Direktur Eksekutif Penyidik Sektor Jasa Keuangan OJK Irjen Daniel Bolly Hyronimus Tifaona mengungkapkan bahwa keuntungan itu didapat dari transaksi saham BEBS.
"Rangkaian transaksi tersebut diduga menyebabkan harga saham BEBS di pasar reguler meningkat secara signifikan hingga sekitar 7.150 persen," kata Bolly.
Rangkaian transaksi ini dieksekusi oleh enam orang operator di bawah kendali kedua tersangka yakni ASS selaku Beneficial Owner dari PT BEBS dan MWK selaku mantan Direktur Investment Banking Mirae Asset.
Menurutnya, total cuan dari praktik ilegal ini sebesar Rp14,5 triliun. Uang triliunan itu pun kini telah dibekukan oleh OJK untuk sementara.
"Nilainya total semua 14,5 T itu dari saham-saham yang kami freeze, itu sekitar ada 2 Miliar lembar saham dengan harga saham sekitar 7.000 sekian," ucapnya.
Diketahui, Bareskrim Polri bersama OJK menggeledah kantor Mirae Asset di sebuah gedung perkantoran di kawasan Jakarta Selatan pada Rabu, terkait tindak pidana pasar modal.
Dari hasil penggeledahan, Direktur Eksekutif Penyidik Kelompok Penyidik Sektor Jasa Keuangan OJK Irjen Pol. Daniel Bolly Hyronimus Tifaona mengatakan bahwa penyidik menyita sejumlah barang bukti.
Daniel menjelaskan periode kasus ini terjadi dalam kurun waktu 2020–2022 dan sejatinya sudah di tahap penyidikan.
Penggeledahan dilaksanakan dalam rangka pengembangan penyidikan atas dugaan manipulasi informasi fakta material yang melanggar Pasal 104 juncto Pasal 90 subsider Pasal 107 Undang-Undang (UU) Nomor 8 Tahun 1995 tentang Pasar Modal.

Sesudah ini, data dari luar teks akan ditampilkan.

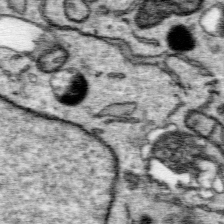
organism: Human
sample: HeLa cells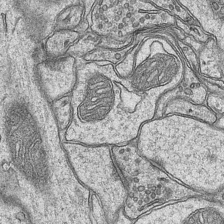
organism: Mouse
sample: CA1 Hippocampus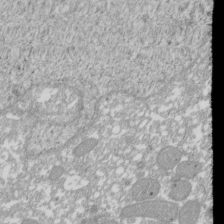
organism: Xenopus
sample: Cilia; centrioles in frog embryo cells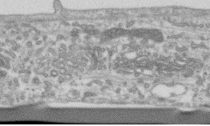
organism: Human
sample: Centriole in RPE cells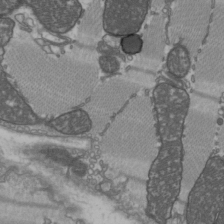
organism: C57BL Mouse
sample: Heart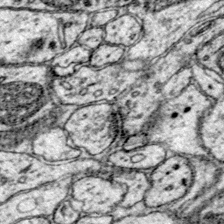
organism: Mouse
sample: Primary visual cortex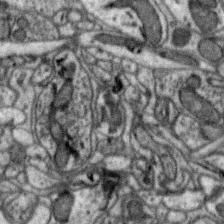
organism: Zebra finch
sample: Brain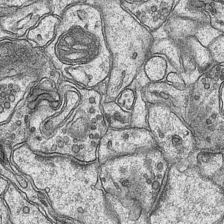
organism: Mouse
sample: CA1 Hippocampus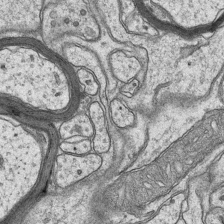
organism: Mouse
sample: CA1 Hippocampus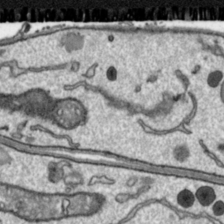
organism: Toxoplasma gondii
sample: Parasites in a vacuole inside a host cell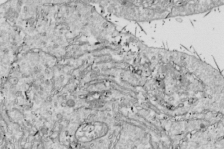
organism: Drosophila
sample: Cell division; meiosis; drosophila spermatocytes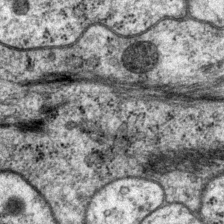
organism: P. pacificus
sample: Pharynx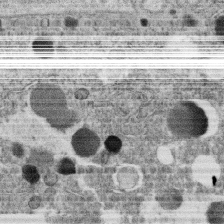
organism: C. elegans
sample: C. elegans oocyte; sperm cells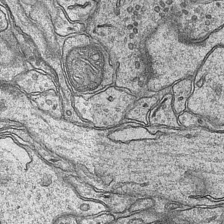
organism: Mouse
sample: CA1 Hippocampus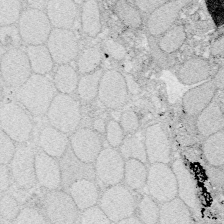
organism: Zebrafish
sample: Whole-Brain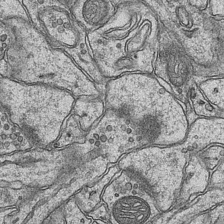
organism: Mouse
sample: CA1 Hippocampus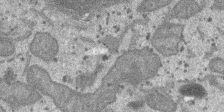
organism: Human
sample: Lung epithelial cells infected with SARS-CoV-2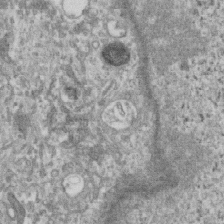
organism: Human
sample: Centriole in RPE cells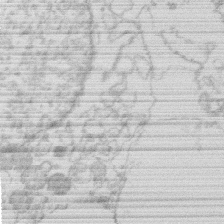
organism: Human
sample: Macrophage cells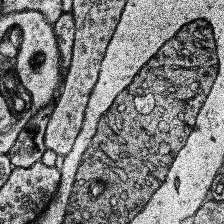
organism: Human
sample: Temporal Lobe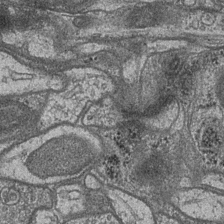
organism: Drosophila
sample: Optic medulla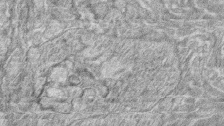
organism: Zebrafish
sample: synaptic ribbons in rod cells and cone cells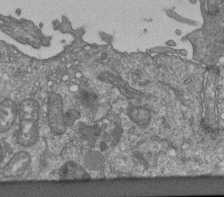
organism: Human
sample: Retinal organoid Rod and Cone cells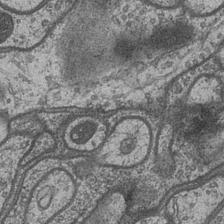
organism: Drosophila
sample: Optic medulla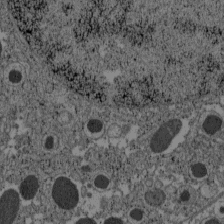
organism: C57BL Mouse
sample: Pancreatic islet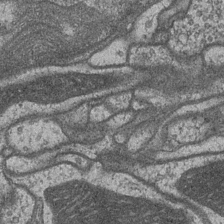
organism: Drosophila
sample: Optic medulla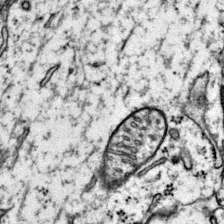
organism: Mouse
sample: Primary visual cortex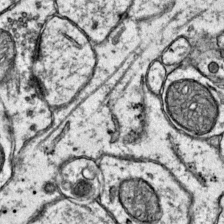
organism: Mouse
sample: Primary visual cortex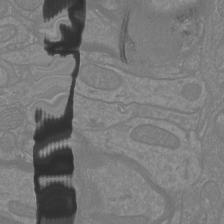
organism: Mouse
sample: Cortical neurons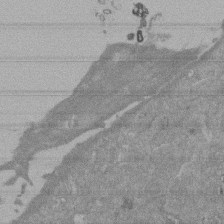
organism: Mouse
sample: ED-1 cell nuclei; centrioles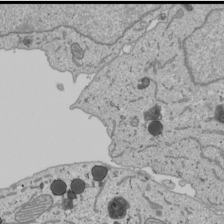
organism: Human
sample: Mitochondria in U2OS cells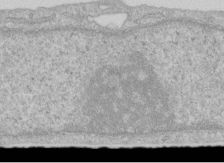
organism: Human
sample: Centriole in RPE cells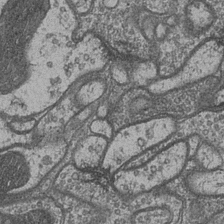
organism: Drosophila
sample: Optic medulla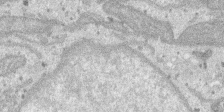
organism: Human
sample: Lung epithelial cells infected with SARS-CoV-2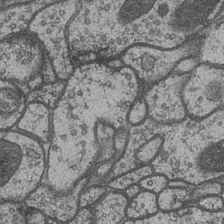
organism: Drosophila
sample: Optic medulla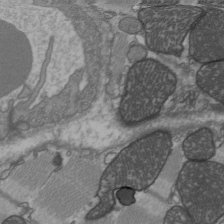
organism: C57BL Mouse
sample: Heart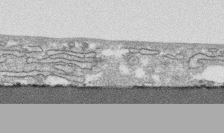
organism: Human
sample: CRL-1474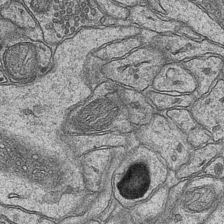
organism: Mouse
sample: CA1 Hippocampus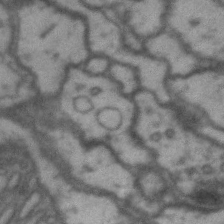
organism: Drosophila
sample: Brain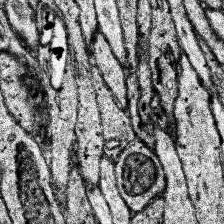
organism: Human
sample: Temporal Lobe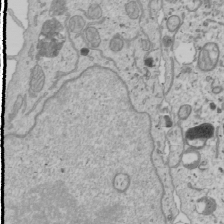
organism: Human
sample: Mitochondria in U2OS cells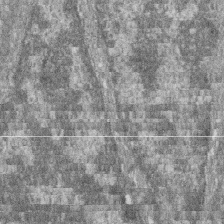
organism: Zebrafish
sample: Cilia; retinal pigment epithelium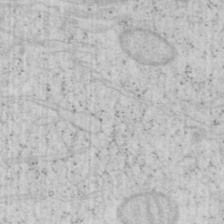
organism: Human
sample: HeLa cells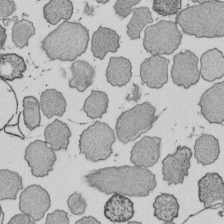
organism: E. coli
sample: Bacterial nucleoid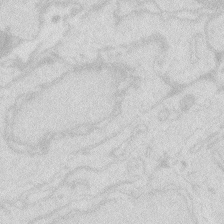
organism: Zebrafish
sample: Macrophage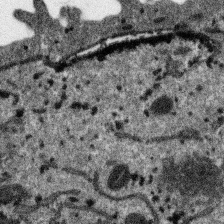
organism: Human
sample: Lung epithelial cells infected with SARS-CoV-2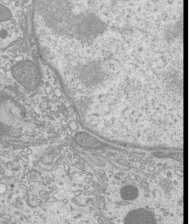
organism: Mouse
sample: Cilia; mouse epididymis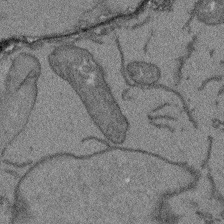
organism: Arabidopsis thaliana
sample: Root tip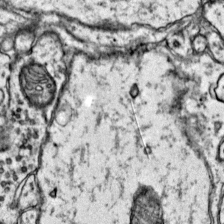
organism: Mouse
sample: Primary visual cortex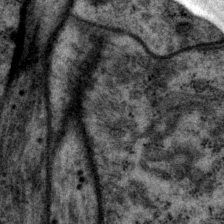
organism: P. pacificus
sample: Pharynx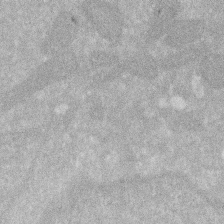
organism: Human
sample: HIV infected U937 cells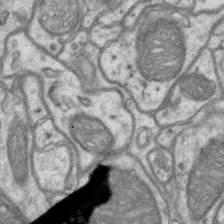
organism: Mouse
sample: CA1 Hippocampus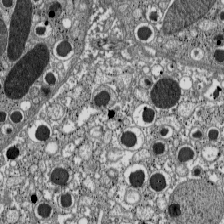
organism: C57BL Mouse
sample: Pancreatic islet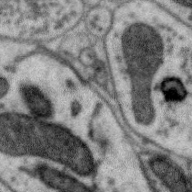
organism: Zebra finch
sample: Brain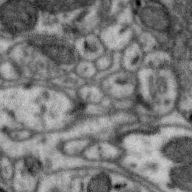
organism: Zebra finch
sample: Brain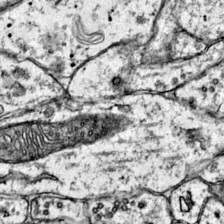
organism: Mouse
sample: Primary visual cortex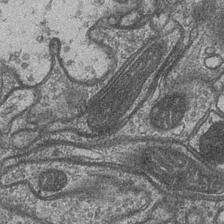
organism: Drosophila
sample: Optic medulla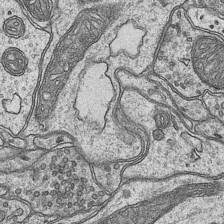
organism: Mouse
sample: CA1 Hippocampus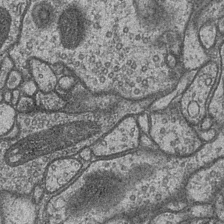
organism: Drosophila
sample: Optic medulla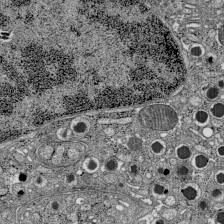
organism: C57BL Mouse
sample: Pancreatic islet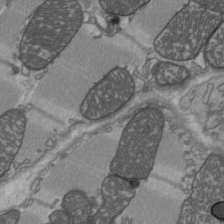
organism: C57BL Mouse
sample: Heart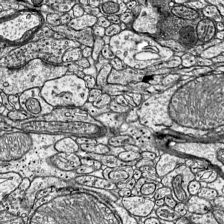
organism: Mouse
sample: Visual Cortex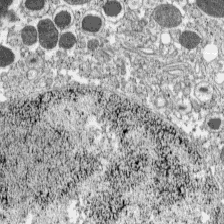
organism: C57BL Mouse
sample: Pancreatic islet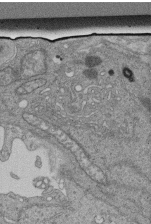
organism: Human
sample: Retinal organoid Rod and Cone cells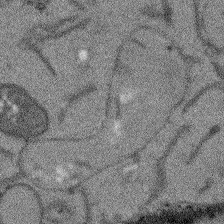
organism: Arabidopsis thaliana
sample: Root tip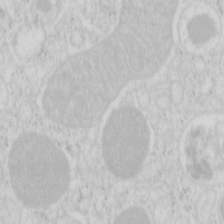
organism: Mouse
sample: Pancreas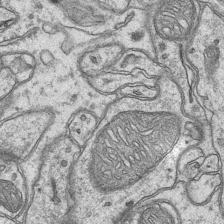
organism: Mouse
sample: CA1 Hippocampus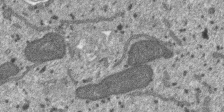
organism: Human
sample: Lung epithelial cells infected with SARS-CoV-2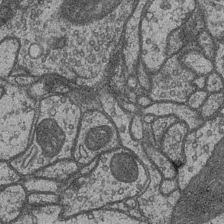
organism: Drosophila
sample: Optic medulla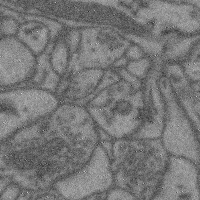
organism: Mouse
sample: Cerebral cortex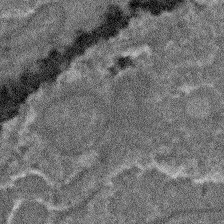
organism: Arabidopsis thaliana
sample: Root tip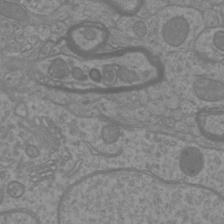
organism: Mouse
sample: Cortical neurons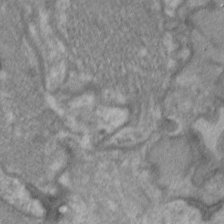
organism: C. elegans
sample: Pharynx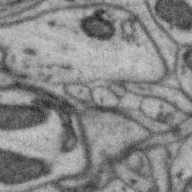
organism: Zebra finch
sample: Brain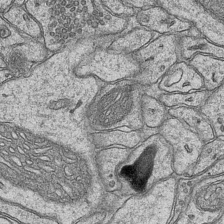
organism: Mouse
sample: CA1 Hippocampus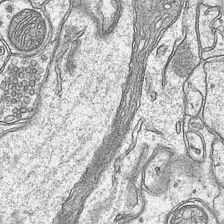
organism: Mouse
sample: CA1 Hippocampus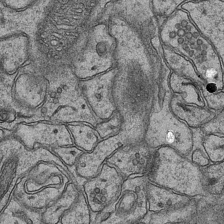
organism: Mouse
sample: CA1 Hippocampus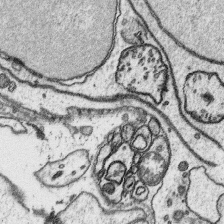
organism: Platynereis dumerilii
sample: Parapodia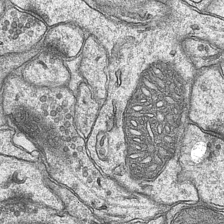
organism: Mouse
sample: CA1 Hippocampus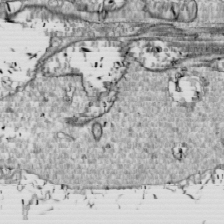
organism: Drosophila
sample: Cell division; meiosis; drosophila spermatocytes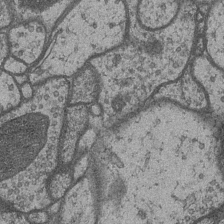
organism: Drosophila
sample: Optic medulla

Manipulasi informasi fakta material yang dimaksud adalah terkait tidak dilaporkannya pihak afiliasi penerima fixed allotment dalam penawaran umum perdana saham atau Initial Public Offering (IPO), serta penyampaian laporan penggunaan dana IPO yang tidak sesuai dengan kondisi sebenarnya. Dugaan manipulasi tersebut diduga melibatkan pihak sekuritas.
Selain itu, penyidik OJK juga menemukan dugaan transaksi semu sebagaimana diatur dalam Pasal 104 juncto Pasal 91 UU Nomor 8 Tahun 1995 tentang Pasar Modal berupa transaksi antarpihak terafiliasi yang melibatkan tujuh entitas perusahaan dan 58 entitas perorangan nominee yang dieksekusi oleh enam orang operator di bawah kendali tersangka.
Rangkaian transaksi semu tersebut diduga menyebabkan harga saham PT Berkah Beton Sadaya Tbk (BEBS) di pasar reguler meningkat secara signifikan hingga sekitar 7.150 persen.
Daniel mengungkapkan, illegal gain dari insider trading ini sebesar Rp14,5 triliun. Dari kasus ini, telah ditetapkan dua orang tersangka perorangan, yaitu ASS selaku beneficial owner BEBS, MWK selaku mantan Direktur Investment Banking PT MASI, serta tersangka korporasi PT MASI.